Многие наблюдатели в Цхинвале при этом склонны видеть в смене режима в Грузии и проявление определённого закрытого контекста взаимоотношений России и Америки; если угодно, можно назвать это и конспирологическим подходом. По этой версии, речь идёт о договорённостях между действующими лидерами России и Соединённых Штатов, один из которых вполне устойчив и может даже позволить себе пиар-либеральные экивоки с Машей Гессен (помнят её и в Южной Осетии, между прочим), а другому приходится решать весьма сложную задачу сохранения власти на второй президентский срок. Впрочем, конспирология – она и есть конспирология.
Со своей стороны, повторю, неоднократно высказываемое убеждение в том, что элементарные интересы физического выживания, не всегда осознаваемые даже в тех или иных элитных группах, в любом случае пробьют себе дорогу в российско-американских отношениях на высшем уровне и обусловят необходимое согласование общечеловеческих стратегий. Потому что иначе – глобальная катастрофа с поистине необратимыми итогами.
Так что похоже на то, что Грузия в этом контексте – один из участков, по которому принято решение о понижении напряжённости вплоть до нуля.

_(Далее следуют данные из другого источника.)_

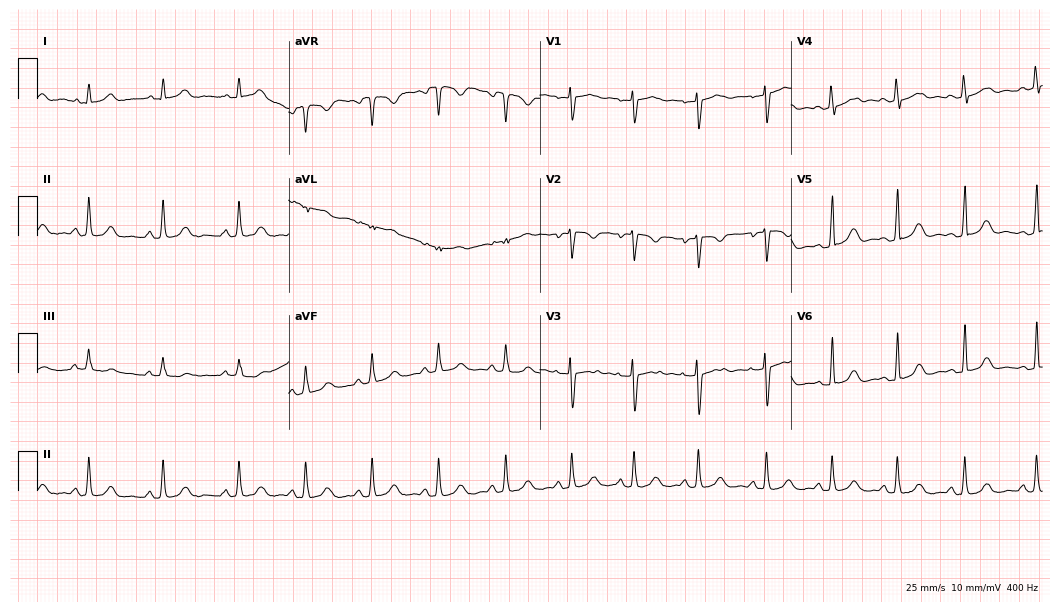
12-lead ECG (10.2-second recording at 400 Hz) from a woman, 27 years old. Screened for six findings — first-degree AV block, right bundle branch block, left bundle branch block, sinus bradycardia, atrial fibrillation, sinus tachycardia — none is recorded. Findings outside these six are not listed.

Необходимость оптимизма. Что сейчас хуже всего в грузино-югоосетинских отношениях? Пожалуй, угроза грузинского реваншизма. Подпишет ли Б. Иванишвили обязывающий документ о неприменении силы в грузино-югоосетинских? Боюсь, что нет. Новая власть не откажется от идеологемы «возвращения оккупированных территорий», это положение вещей просматривается до самого горизонта исторического видения. Следовательно, потенциал конфликта, по большому счёту, особого ущерба пока не потерпел.

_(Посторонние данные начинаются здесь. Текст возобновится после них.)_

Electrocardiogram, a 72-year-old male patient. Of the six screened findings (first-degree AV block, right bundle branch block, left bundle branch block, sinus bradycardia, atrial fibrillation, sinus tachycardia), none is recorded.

Показательна в этом отношении конференция «Национальная идея и государственная политика», состоявшаяся в Цхинвале 25 – 26 сентября с. г. На ней рассматривались несколько ключевых проблем национального развития, но именно проблема воссоединения осетин в составе России вызвала острые дискуссии и огромный резонанс в обществе. Мне звонил Мурат Гукемухов из «Эха Кавказа» и с удивлением спрашивал, что это так зацепило людей? «Зацепило» то, что на фоне абсолютного большинства (85 – 90% по различным опросам), выступающего за воссоединение осетин, обнаружилась небольшая, но чрезвычайно активная группа сторонников сохранения независимости Южной Осетии. Аргумент у них, по сути, единственный: «Не для того мы боролись за признание республики, чтобы сейчас сразу отказаться от своей государственности». Несомненно, у этой позиции есть несколько глубоких причин, требующих отдельного анализа. Тем не менее от ясно выраженной воли южной ветви осетин к воссоединению никуда не деться, так же, как от очевидной решимости грузин к «реинтеграции».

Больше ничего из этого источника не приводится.